How exactly did Wal-Mart end up with such a massive verdict? If the allegations made by the EEOC are to be believed, the Wal-Mart made mistakes we see all too often when employers are responding to requests for reasonable accommodation under the Americans with Disabilities Act (the ADA). For starters, Wal-Mart apparently changed Ms. Spaeth’s hours of work after instituting a computer-based scheduling program in such a manner that her regular routine was disrupted and her ability to get to work was impacted. While such modifications may not pose a challenge to some employees, Ms. Spaeth’s condition made adopting to such changes more challenging—a fact Wal-Mart presumably could and should have recognized.
Wal-Mart appears to have compounded its mistake by refusing to consider a request for accommodation made by Ms. Spaeth’s sister (and guardian) because it was made after the Company terminated Ms. Spaeth’s employment. While Wal-Mart has argued that such requests must be made before an employee is terminated, the Court apparently disagreed. Indeed, there is ample federal court precedent holding that employers need not excuse misconduct or poor performance when the request for accommodation is made after discipline is handed out in response to bad acts or substandard work; but an employer that is terminating an employee because it claims it is unable to grant the employee’s request for accommodation should exhaust all available options—including transfer to a vacant position (in the Seventh Circuit, at least)—before terminating the employee. Here, Wal-Mart would have been well-advised to reconsider its decision to terminate Ms. Spaeth once her sister (and guardian) contacted the company to explain what her sister needed and why.
Additionally, Wal-Mart should have considered the unique circumstances presented by this set of facts. While an employee with Down syndrome is not necessarily entitled to preferential treatment under the ADA, an employer presented with a request for an accommodation on behalf of an employee who may have difficulty expressing themselves and/or communicating effectively—whether due to a disability or a language barrier—should seriously consider making allowances for that employee when it comes to engaging in the interactive process with that employee and/or their representatives. Not only will the EEOC investigator evaluating the Company’s initial response scrutinize the manner in which the employer responded, but there is no question that jurors are going to expect more from the employer than from the employee and/or their representative. It should thus come as no surprise that this jury handed down a verdict intended to send a clear message to Wal-Mart that it should have done more.

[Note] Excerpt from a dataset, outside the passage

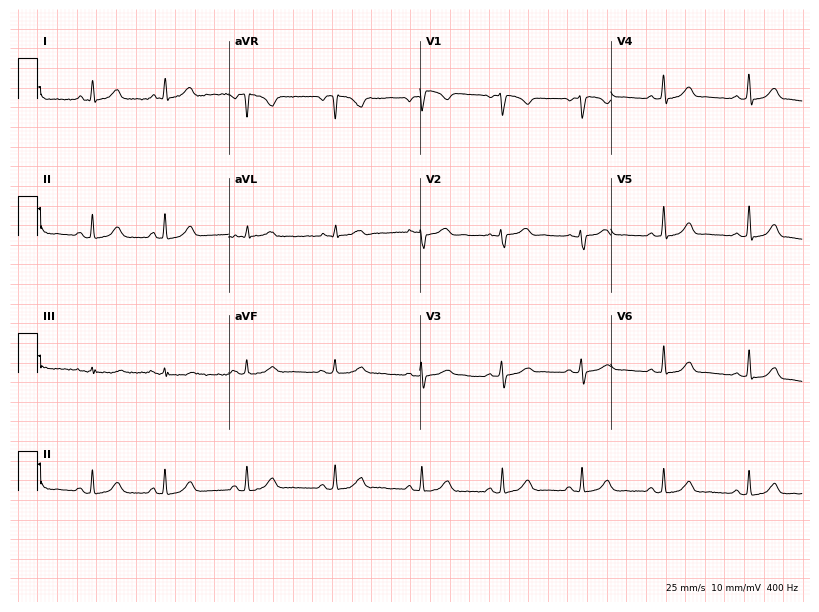
Standard 12-lead ECG recorded from a woman, 25 years old (7.8-second recording at 400 Hz). Read as a normal ECG.

At the end of the day, responding to requests for reasonable accommodation is not rocket science, but it often does require an equal dose of sincerity, creativity, hard work and flexibility. To comply with the ADA and put their organization in a position to ably defend against such claims, employers need to meaningfully engage with the employee and/or their representative and explore reasonable options and alternatives. While the law is quite clear that an employer need only provide a reasonable accommodation and not the specific accommodation requested by the employee, an employer that is perceived as cutting corners or short-circuiting the process runs the risk of receiving a probable cause finding from the EEOC and/or angering jurors such that they end up on the wrong end of a jury verdict. Here, again, Wal-Mart’s decision to refuse to engage in the process after Ms. Spaeth’s employment may well have been viewed by the jurors as evidence that the Company was not truly attempting to find a workable solution once the computer-based scheduling program went into effect. Finally, it bears mentioning that employers can avail themselves of an affirmative defense (meaning a defense which they have the burden of proving) when faced with failure to accommodate claims in federal court. Under 42 USC 1981a(a)(3), an employer can avoid compensatory and punitive damages if it can establish that it engaged in good faith efforts, in consultation with the employee who asked for the accommodation, to identify and make a reasonable accommodation that would provide such individual with an equally effective opportunity and would not cause an undue hardship on the operation of the business. In other words, if an employer can show that it truly tried to find an accommodation by engaging with the employee, it can avoid damages even if the process ultimately failed to result in the granting of such an accommodation. This does not mean that an employer can go through the motions and avoid liability. You have to truly try, but if you do, you stand a much better chance of avoiding the fate that befell Wal-Mart at this trial.